TASK OBJECTIVE
Write out every entry exactly as given, but omit the pictures.

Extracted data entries
--- --- ---
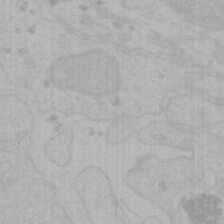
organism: Mouse
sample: Choroid plexus
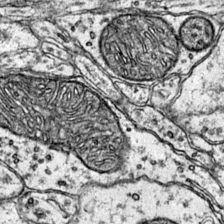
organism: Mouse
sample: Primary visual cortex
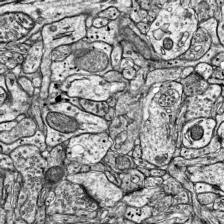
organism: Mouse
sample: Visual Cortex
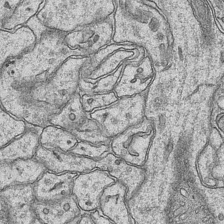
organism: Mouse
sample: CA1 Hippocampus
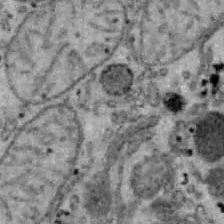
--- --- ---
RESPONSE TO THIS EXERCISE
organism: Mouse
sample: Choroid plexus
organism: Mouse
sample: Primary visual cortex
organism: Mouse
sample: Visual Cortex
organism: Mouse
sample: CA1 Hippocampus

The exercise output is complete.